X_train, X_test, y_train, y_test = train_test_split(X_data_scaled, y, test_size=0.3, random_state=42, stratify=y)

In [None]:
train_scores = []
test_scores = []

for i in range(1, 15):
    knn_clf = KNeighborsClassifier(i)
    knn_clf.fit(X_train, y_train)

    train_scores.append(knn_clf.score(X_train, y_train))
    test_scores.append(knn_clf.score(X_test, y_test))

In [None]:
max_score = max(train_scores)
max_ind = [i for i in range(len(train_scores)) if train_scores[i]==max_score][0]

In [None]:
print('Best knn score is {} when k is {}'.format(max_score, max_ind+1))

In [None]:
max_test_score = max(test_scores)
max_ind_test = [i for i in range(len(test_scores)) if test_scores[i]==max_test_score][0]

In [None]:
print('Best knn score is {} when k is {}'.format(max_test_score, max_ind_test+1))

In [None]:
plt.figure(figsize=(10,6))
p = sns.lineplot(y=train_scores, x=[i for i in range(1,15)], marker='*',label='Train Score')
p = sns.lineplot(y=test_scores,  x=[i for i in range(1,15)],  marker='o',label='Test Score')
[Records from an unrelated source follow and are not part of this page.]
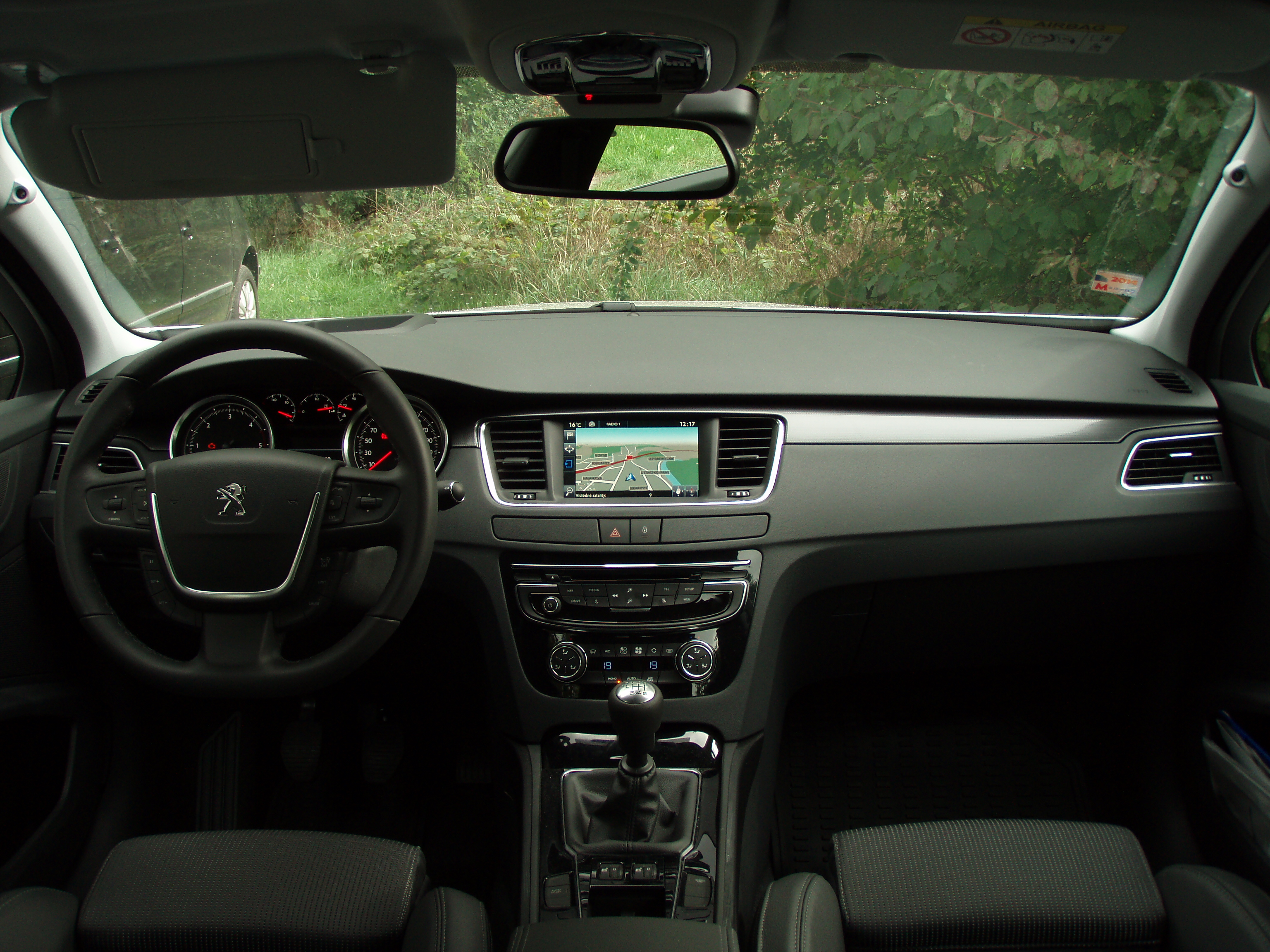 Peugeot 508 facelift (2014) interior; system in Czech language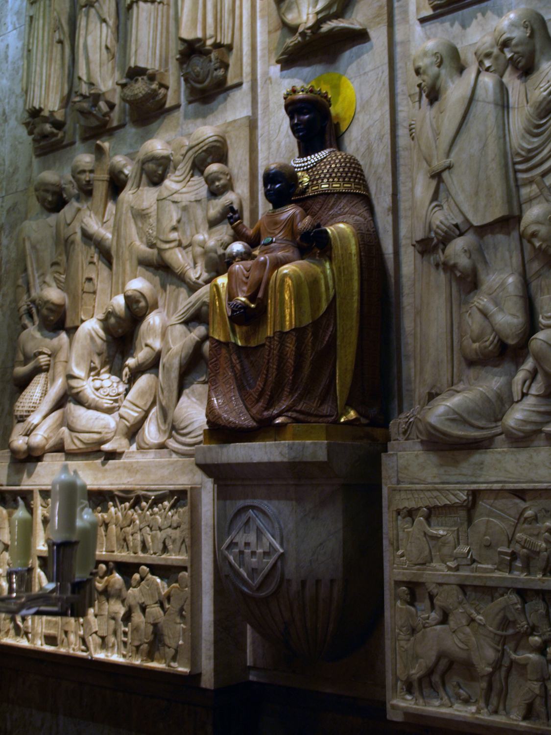 Capella del Bon Consell (Ajuntament de Barcelona)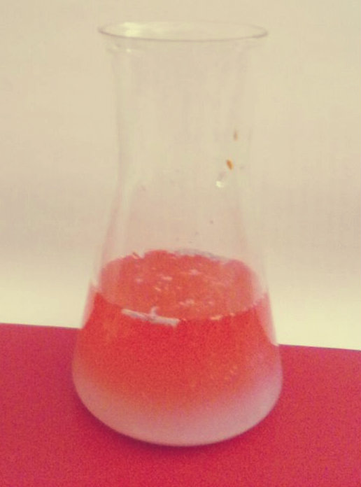 Prikazan crveni kompleks gvožđe(III)-rodanida, koji nastaje tokom taložne titracije, primenom Folhardove metode.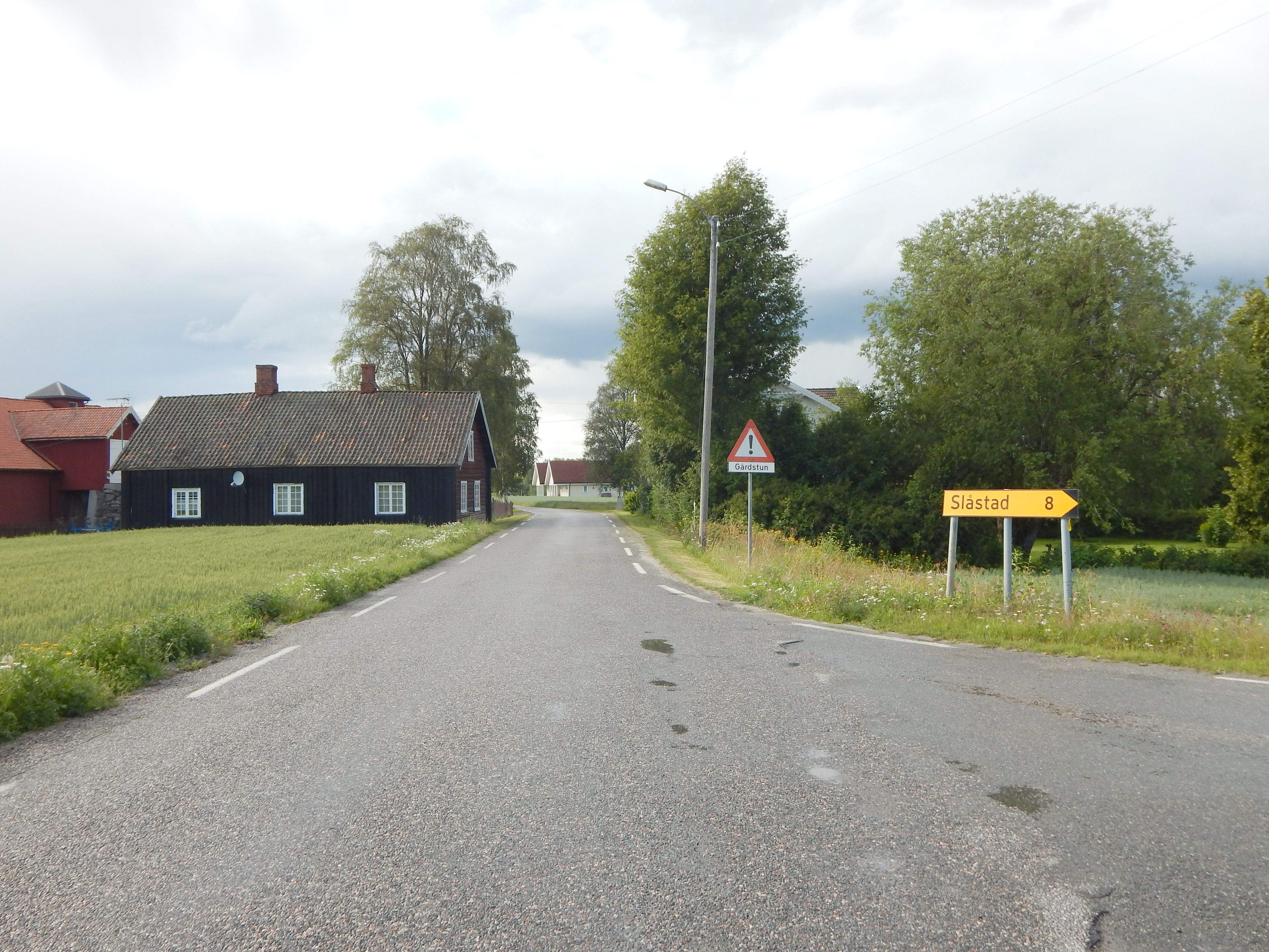 Skjulstadvegen nordover ved Nordre Skulstad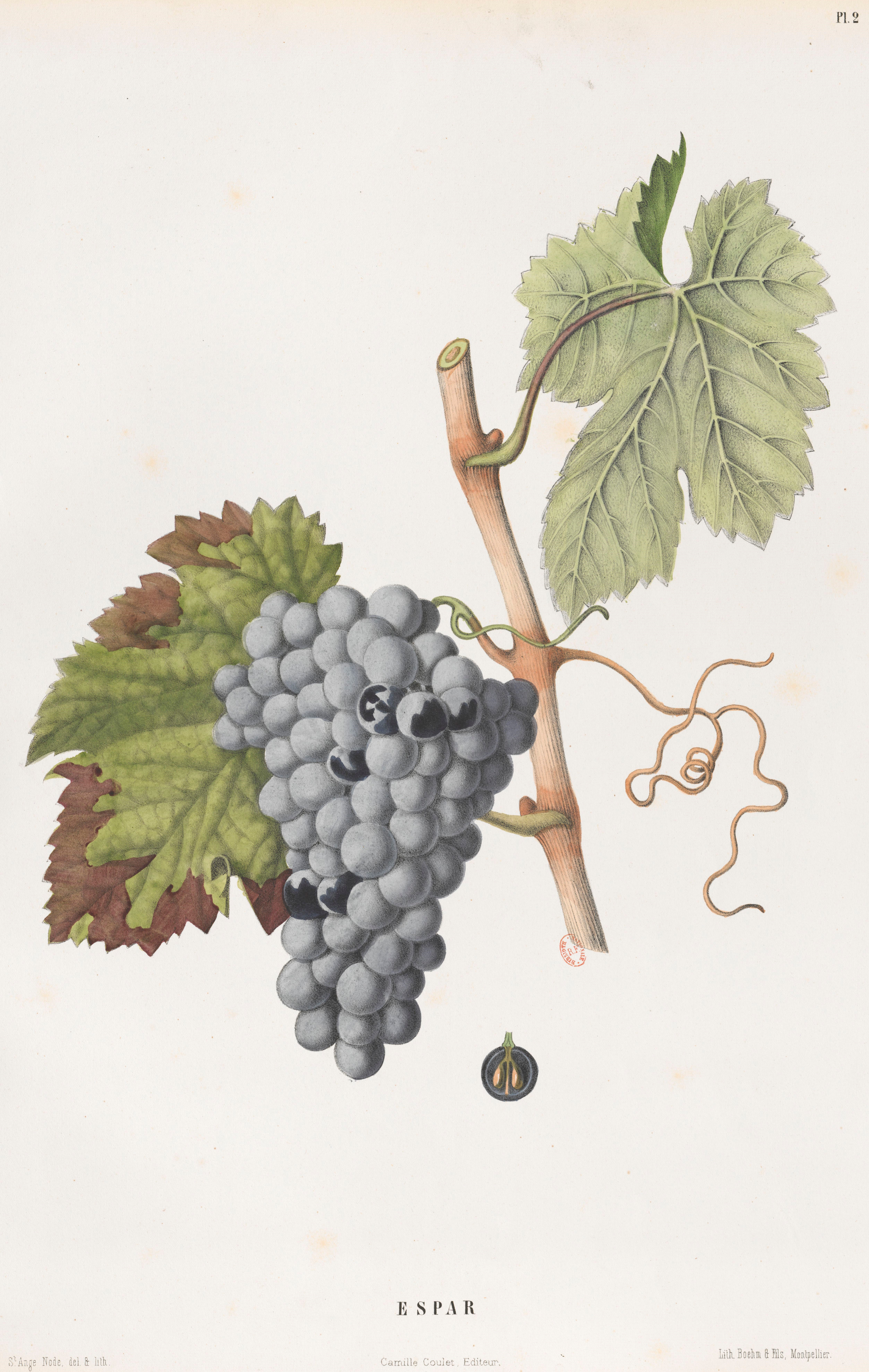 Lithographie du cépage Espar (ou Mourvèdre)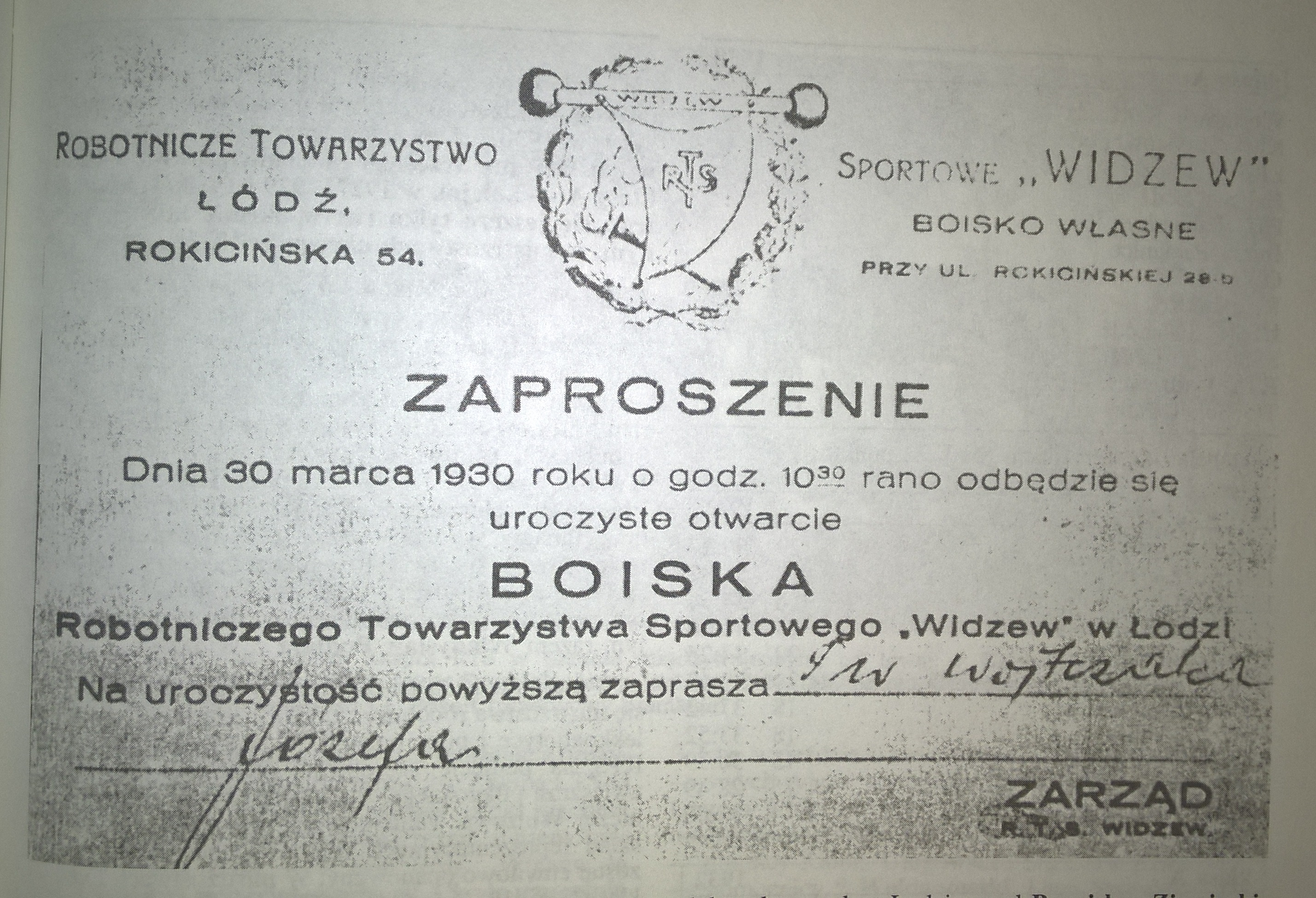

We get the best results with a knn classifier when the value of k is set to 11

k-fold cross validation on knn

In [None]:
knn_optimal = KNeighborsClassifier(11)
predictions_knn = cross_val_predict(knn_clf, X_data_scaled, y, cv=3)

In [None]:
accuracy_score(y, predictions_knn)

In [None]:
precision_score(y, predictions_knn)

In [None]:
recall_score(y, predictions_knn)

In [None]:
f1_score(y, predictions_knn)

In [None]:
conf_matrix_knn =  confusion_matrix(y, predictions_knn)
plot= sns.heatmap(data=conf_matrix_knn, annot=True)

In [None]:
roc_auc_score(y, predictions_knn)

### ROC_AOC curve comparison of all the models

In [None]:
from sklearn.metrics import roc_curve

fpr_logit, tpr_logit, thresholds_logit = roc_curve(y, predictions_logit)
fpr_forest, tpr_forest, thresholds_forest = roc_curve(y, predictions_forest)
fpr_knn, tpr_knn, thresholds_knn = roc_curve(y, predictions_knn)

plt.figure(figsize=(10,6))
plt.plot(fpr_logit, tpr_logit, linewidth=2, color='b')
plt.plot(fpr_forest, tpr_forest, linewidth=2, color='g')
plt.plot(fpr_knn, tpr_knn, linewidth=2, color='r')
plt.plot([0,1], [0,1], 'k--')
plt.axis([0,1,0,1])
plt.legend(['Logistic Regression', 'Random Forest', 'KNN'])
plt.xlabel('False positive rate')
plt.ylabel('True positive rate')

### Observations

- Surprisingly, our random forest and knn classifiers didn't perform any better than the baseline logistic regression model.

- The three models have similar roc_aoc and f1_scores on cross validation testing.

- KNN has a lower recall score(0.50) meaning that its overall ability of predicting diabetic patients is prety low.

- Performance can be improved marginally by using GridSearchCV to tweak model parameters.

- Also, a Support Vector Classifier can be used and the performance should be similar if not better.